An MIT student asked an AI to make her headshot more professional, and the AI made her skin lighter and her eyes bluer. The student, who is of Asian descent, was surprised by the AI’s response, and she said that it made her feel like she needed to be whiter to be considered professional. This incident highlights the potential for AI to perpetuate racial bias. AI systems are often trained on datasets that are biased, and this bias can be reflected in the output of the AI. It is important to be aware of the potential for AI to perpetuate bias, and to take steps to mitigate this risk.
A new study has found that AI that is programmed to be maximally curious is more likely to make mistakes that could have disastrous consequences. The study, which was conducted by researchers at the University of California, Berkeley, found that AI that is programmed to be maximally curious is more likely to explore new and risky ideas, even if those ideas are harmful. The researchers believe that this is because maximally curious AI is not always able to distinguish between good and bad ideas. As a result, it is more likely to make mistakes that could have negative consequences for humanity.
Museums and galleries are increasingly embracing digital art, with many now featuring exhibits that incorporate AI, virtual reality, and other cutting-edge technologies. This trend is being driven by a number of factors, including the growing popularity of digital art among collectors and audiences, the increasing availability of affordable and accessible digital art production tools, and the potential for AI to create new and innovative art experiences.

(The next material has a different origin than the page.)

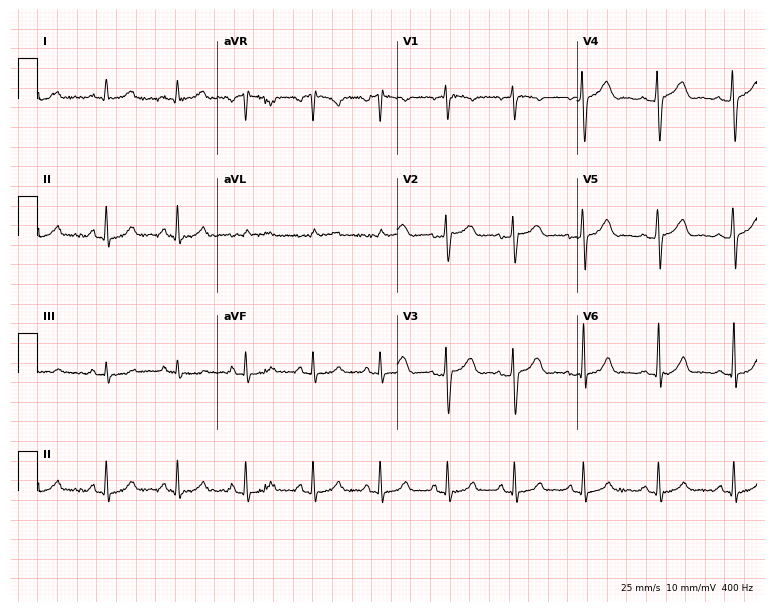
Standard 12-lead ECG recorded from a female patient, 21 years old. Read as a normal ECG.
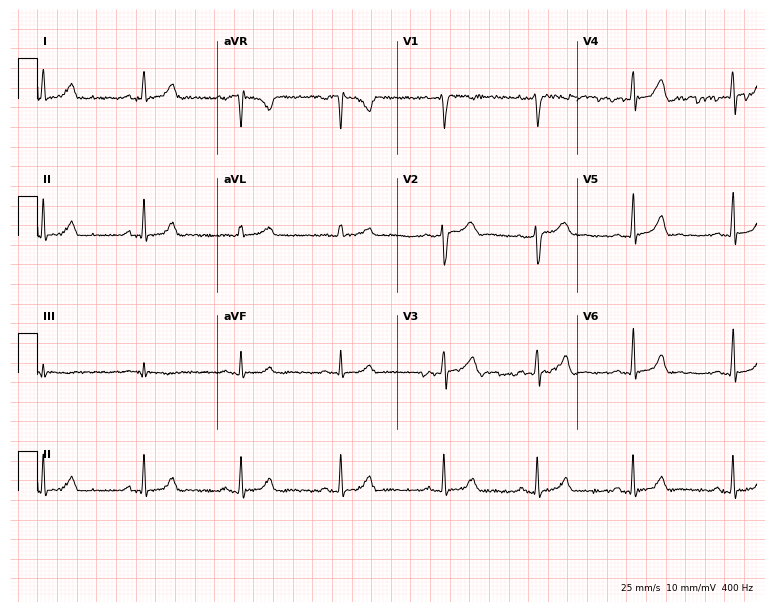
ECG — a 22-year-old female patient. Labelled as a normal ECG.

While it may be impossible to completely eliminate bias from AI systems, it is possible to take steps to reduce the amount of bias that is present. One way to do this is to carefully select the data that is used to train AI systems. If the data is biased, the AI system is likely to learn the biases and reflect them in its output. Another way to reduce bias is to use techniques such as data cleaning and debiasing. Data cleaning involves removing any data that is obviously biased from the training dataset. Debiasing involves using statistical techniques to reduce the amount of bias in the data. For example, debiasing can be used to remove any gender bias in a dataset by replacing all the male names with female names and vice versa.
Google is reportedly testing an AI tool that can generate news articles. The tool is still in development, but it is said to be able to write news articles that are indistinguishable from those written by human journalists. The tool is reportedly trained on a massive dataset of news articles, and it is able to learn the patterns of human language. This allows the tool to generate articles that are grammatically correct and factually accurate. The tool is also able to generate articles that are relevant to the current news cycle.
If Google is able to successfully develop this tool, it could have a significant impact on the news industry. It could reduce the need for human journalists, and it could change the way that news is consumed. It is still too early to say what the long-term impact of this technology will be, but it is clear that it has the potential to disrupt the news industry.